Good inflation, nice inflation, rising inflation. Normally rising inflation is bad, a cause for much hand-wringing and rises in interest rates and bond yields. But after its recent terrifying brush with deflation and negative interest rates (which still linger across parts of Europe), you could read the joy in the headlines on Tuesday night in the wake of a larger-than-expected rise in eurozone inflation in May. “It’s back” was one banner on a blogs for a while. Others pointed to deflation being vanquished, vanishing, gone. Inflation rose 0.3% in May across the eurozone on a headline basis, with core prices up 0.9% from 0.7% in April. Both readings were higher than forecast and came as the impact of lower oil and energy prices has started fading (hint: for Australian inflation as well).
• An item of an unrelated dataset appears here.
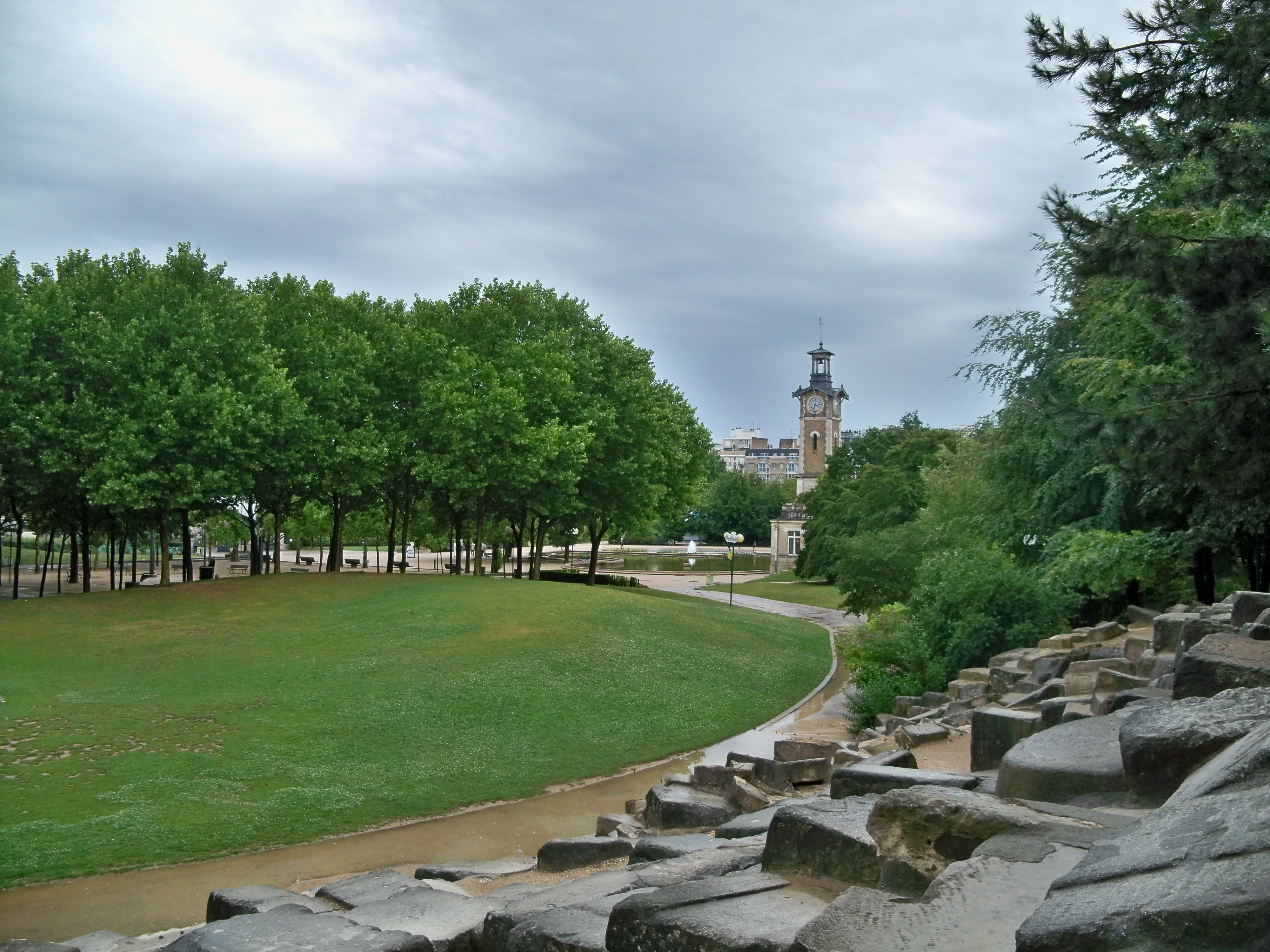 Parc Georges Brassens, vue générale
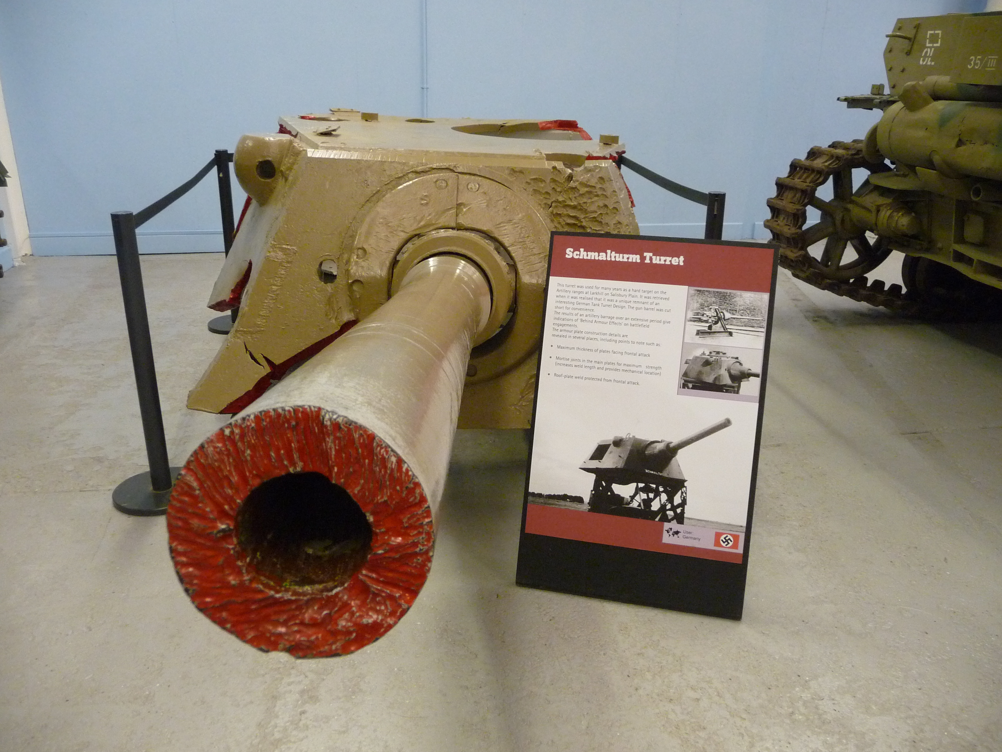 Schmalturm Turret

The great evil of deflation has gone, so will the European Central Bank now turn off the taps of its quantitative easing campaign of 60 billion euros a month of bond purchases? Nope, not till Greece is sorted out. And on Greece, the country’s creditors have agreed to send the country a letter detailing what they want the country to do, and Greece seems to have sent its own letter, telling its creditors what it is prepared to do. The upshot is the creditors — International Monetary Fund, European Union and eurozone — want a lot, the Greeks are prepared to give back very little. More high-wire stuff to enrage the rest of Europe, generate trading opportunities for investors, and worry everyone else. But before the celebrations linger a bit longer than they should, a reminder from the reality of the eurozone’s economic problems — unemployment remains high at 11.3%. — Glenn Dyer

Now this is what I call a sharemarket. Much is talked about how big the American sharemarket is, a great heaving mass of investors (mostly big ones), going long, short, making money, losing money, cheating and rorting and generally being the centre of the universe for the rest of the globe’s bourses. But consider the latest figures from China. They should terrify you. The number of new stock trading accounts opened in China’s A-share market last week reached 4.4 million, the seventh week in a row the number topped the 2-million mark. In fact, last week’s total was up 1.8 million from the previous week. Chinese Securities Regulatory Commission figures showed that 2.43 million new stock accounts were opened last week in the Shanghai A-share market, 1.97 million were opened in the mores speculative Shenzhen A-share market.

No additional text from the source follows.